美丽心灵美丽心灵论坛主办创刊号康复从享受生活开始——分裂症患者家属经验谈编辑：土豆一、精神病与诺贝尔奖2003年中央电视台高端人物访谈栏目，记者询问诺贝尔奖得主纳什先生：“您这些年是怎样和疾病斗争的?”纳什只回答了五个字——“我享受生活”。

人们没有听到他与精神病抗争的悲壮历程，而是听到“享受生活”这样乐观的人生态度。

为了告诉正在痛苦中经受折磨的患者的父母亲们，我有责任写出儿子康复的故事，真诚的对大家说：坚定我们对孩子的伟大爱心，得病没什么，相信科学，自强不息，您的孩子肯定会有希望!二、承认有病是第一步正在痛苦中挣扎的父母们，您想过没有，耽误病情的，正是您们自己。
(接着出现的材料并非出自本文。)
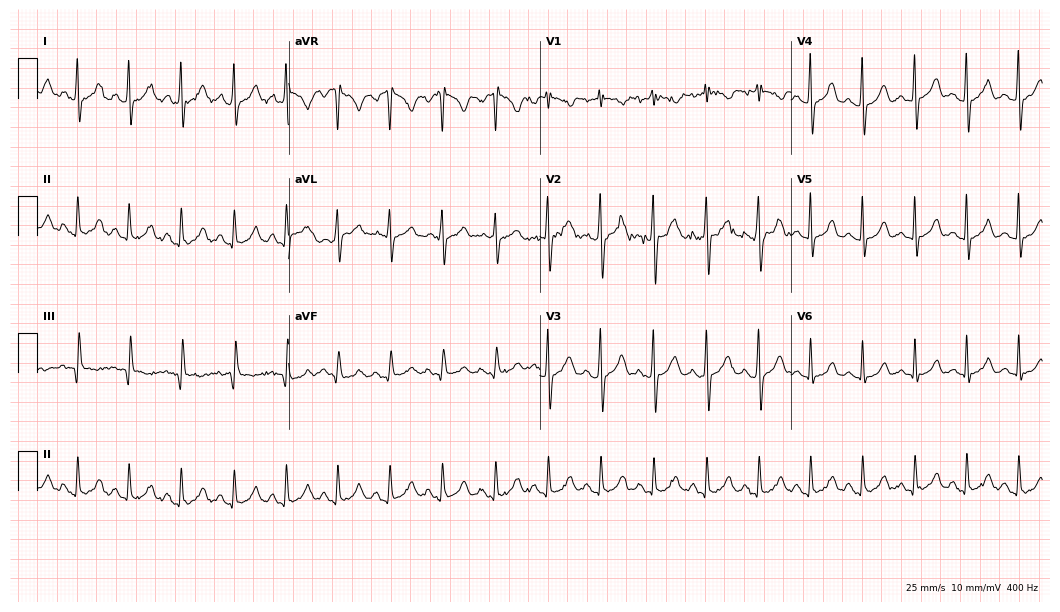
12-lead ECG from a female, 22 years old. Shows sinus tachycardia (a sinus rate of 100 beats per minute or more).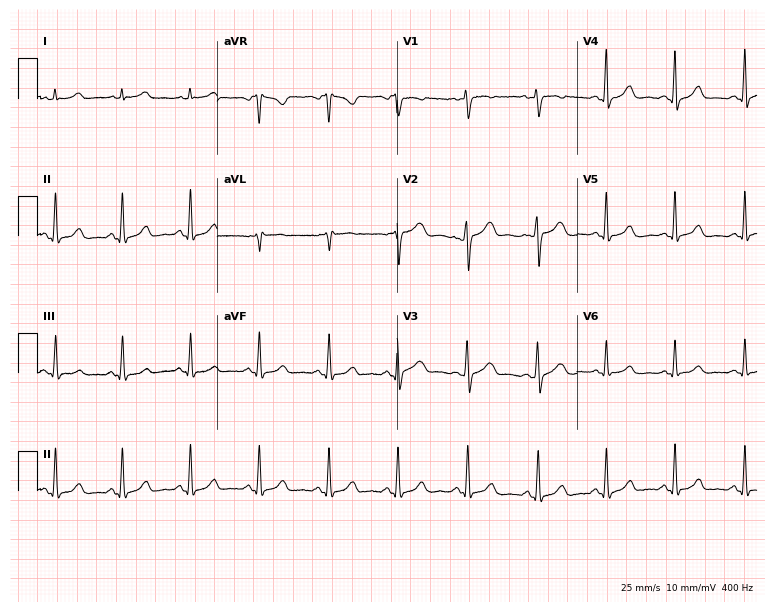
12-lead ECG from a female patient, 40 years old. Recorded interpretation: within normal limits.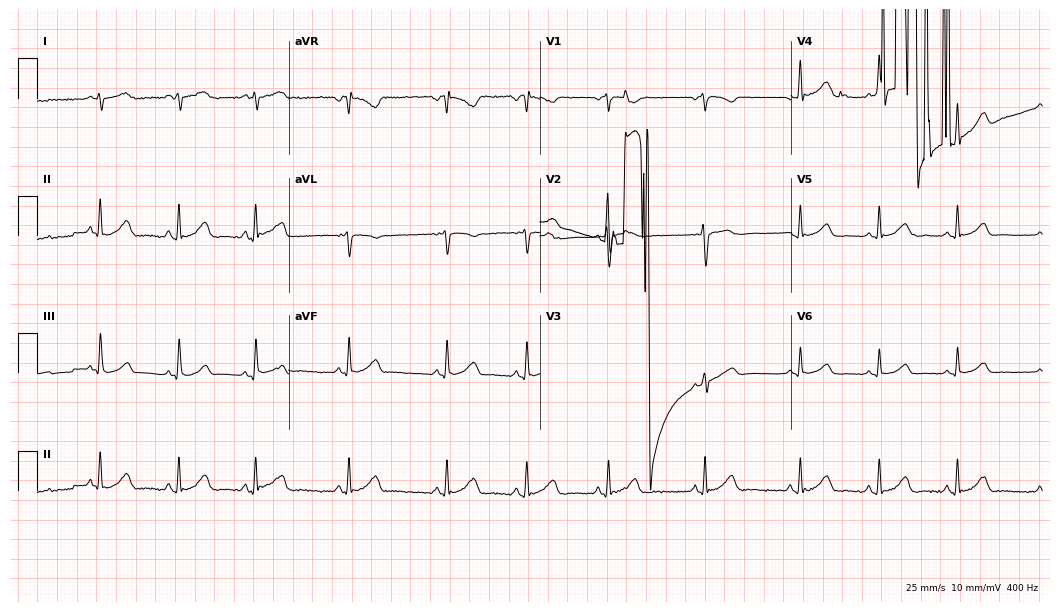
12-lead ECG (10.2-second recording at 400 Hz) from a female, 29 years old. Screened for six findings — first-degree AV block, right bundle branch block (RBBB), left bundle branch block (LBBB), sinus bradycardia, atrial fibrillation (AF), sinus tachycardia — none is recorded.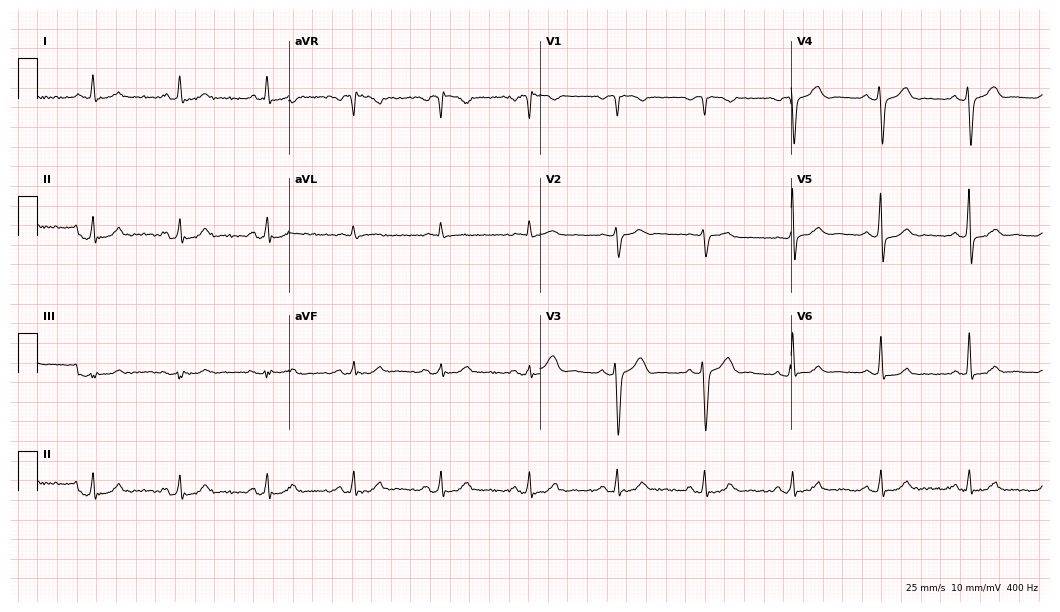
Resting 12-lead electrocardiogram. Patient: a male, 67 years old. Read as a normal ECG.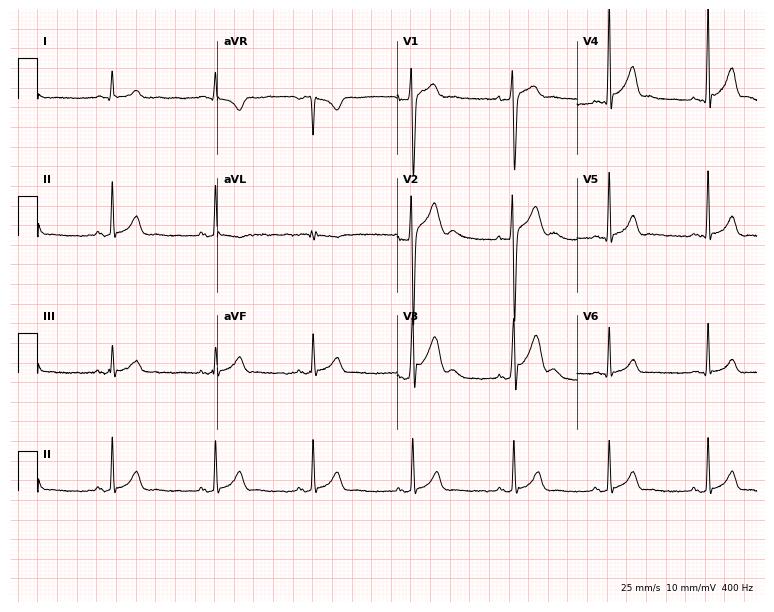
Electrocardiogram (7.3-second recording at 400 Hz), a man, 19 years old. Of the six screened findings (first-degree AV block, right bundle branch block, left bundle branch block, sinus bradycardia, atrial fibrillation, sinus tachycardia), none is recorded.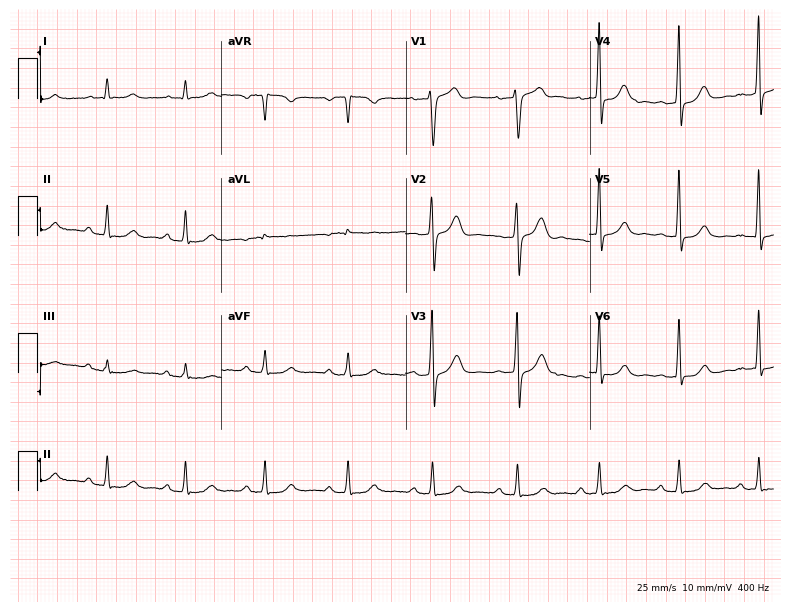
12-lead ECG from a man, 57 years old (7.5-second recording at 400 Hz). Recorded interpretation: within normal limits.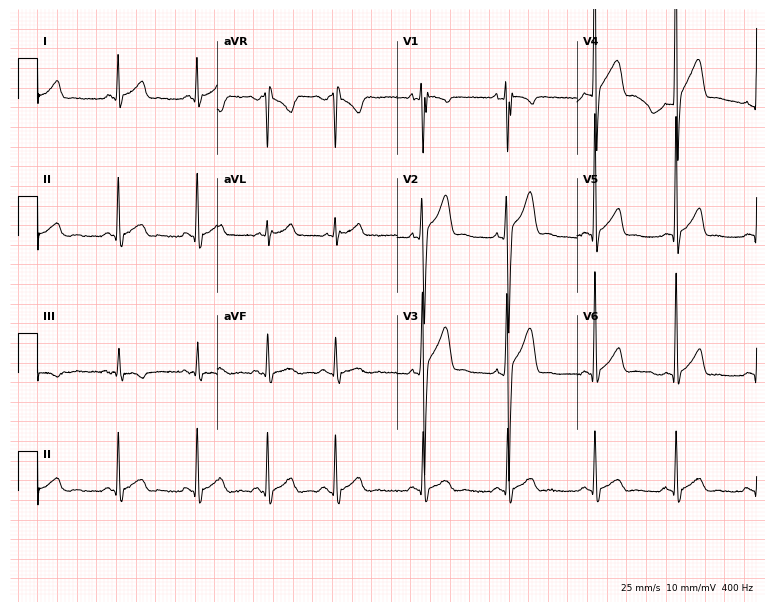
ECG — a male, 25 years old. Labelled as a normal ECG.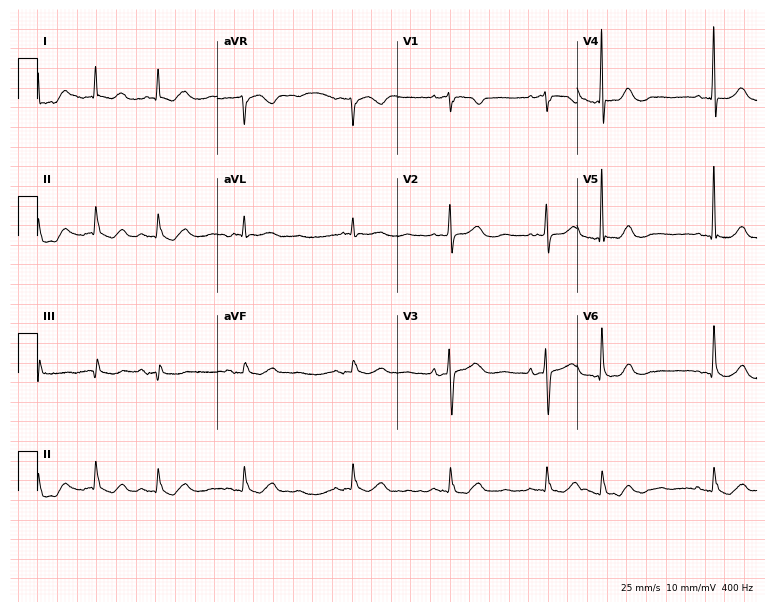
ECG (7.3-second recording at 400 Hz) — an 85-year-old female. Screened for six findings — first-degree AV block, right bundle branch block (RBBB), left bundle branch block (LBBB), sinus bradycardia, atrial fibrillation (AF), sinus tachycardia — none is recorded. Findings outside these six are not listed.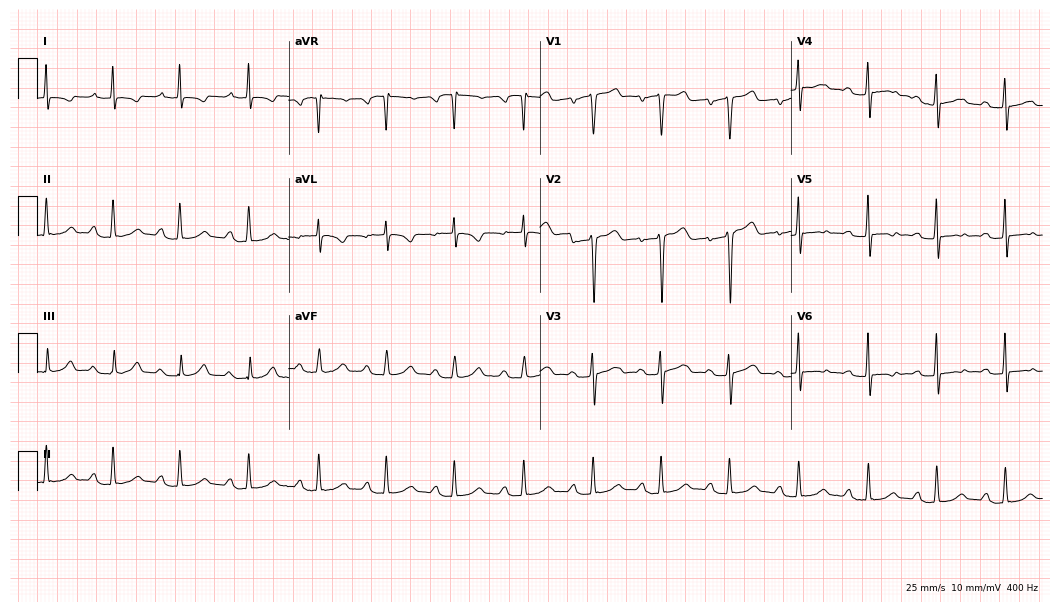
ECG — a woman, 39 years old. Findings include first-degree AV block.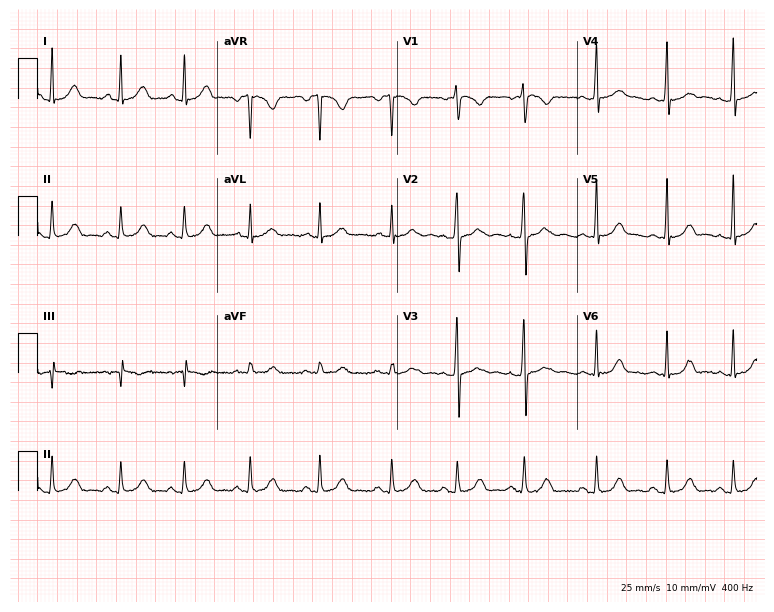
12-lead ECG from a woman, 18 years old (7.3-second recording at 400 Hz). Recorded interpretation: within normal limits.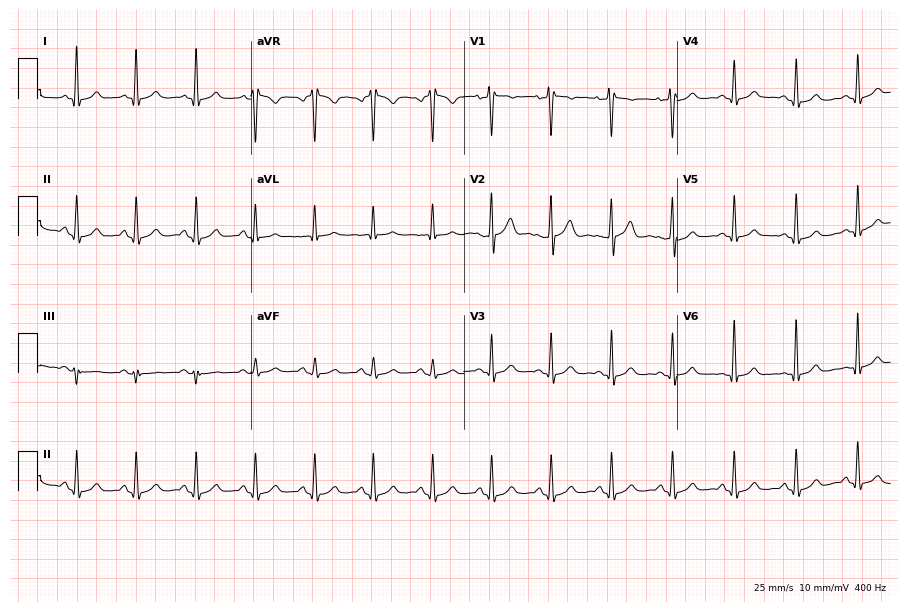
Electrocardiogram (8.7-second recording at 400 Hz), a female, 40 years old. Of the six screened findings (first-degree AV block, right bundle branch block (RBBB), left bundle branch block (LBBB), sinus bradycardia, atrial fibrillation (AF), sinus tachycardia), none is recorded. Findings outside these six are not listed.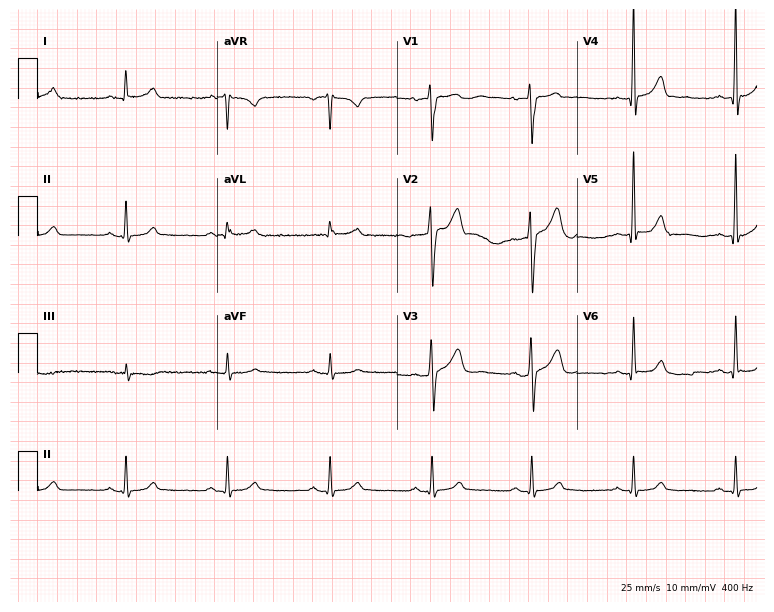
12-lead ECG (7.3-second recording at 400 Hz) from a man, 53 years old. Screened for six findings — first-degree AV block, right bundle branch block, left bundle branch block, sinus bradycardia, atrial fibrillation, sinus tachycardia — none is recorded. Only these six findings were labelled.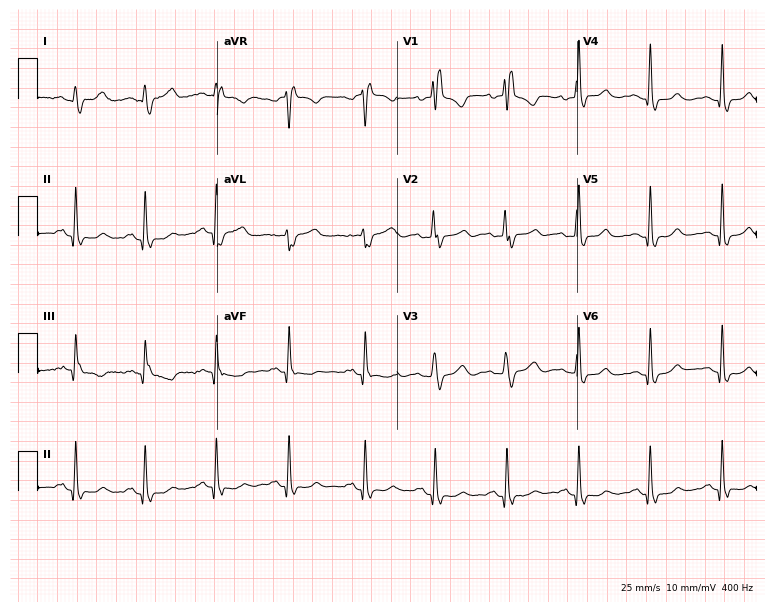
12-lead ECG from a woman, 58 years old. Shows right bundle branch block.

不敢正视，犹豫不决，放任自流，埋怨医生，都是没用的。

我儿子的康复是长达五年的磨难换来的。

1996年孩子大学毕业，工作受挫。

当时我太忙，发现他不吃不喝，精神恍惚，自说自笑，什么也不干时，我并没有认识到是精神病(其实是主观上不愿承认)，而是以为他消极、懒惰，大声责骂他，逼他去找工作，现在想起来非常痛心。

后来，他的情况越发不好，疑病倾向十分严重。

当我发现时，他已看遍了北京市各大医院，有厚厚的十几本病例了。

每天都编出严重的病情去化验、打针、要求手术，我怎么也想不通，这样漂亮健康的儿子会变成这样!因为缺少精神病知识，沦于世俗，不敢正视精神病，虽然看过六院的很多名医，效果并不好。

直到读了《精神康复报》，她就像一盏明灯，慢慢照亮了我迷茫心。

我如饥似渴，每期不落，又买了大量书籍，拼命的学习研究。

看着儿子荒废，像一个游魂，急死都没有用，只有知识才能唤起心灵的智慧。

三、认识症状和吃药儿子不认为自笑、幻听、呆坐是病态，不吃药，我就根据所学的知识告诉他，这是典型的精神病症状，姚大夫也语气平和地劝告他，吃了药才能去工作。

就这样，从半片维思通开始，一片、二片……能正常服药了。

几个月后，儿子能自述幻听、幻觉、怀疑、敌视这些症状，并且认识到，吃药可以有效地控制这些病态。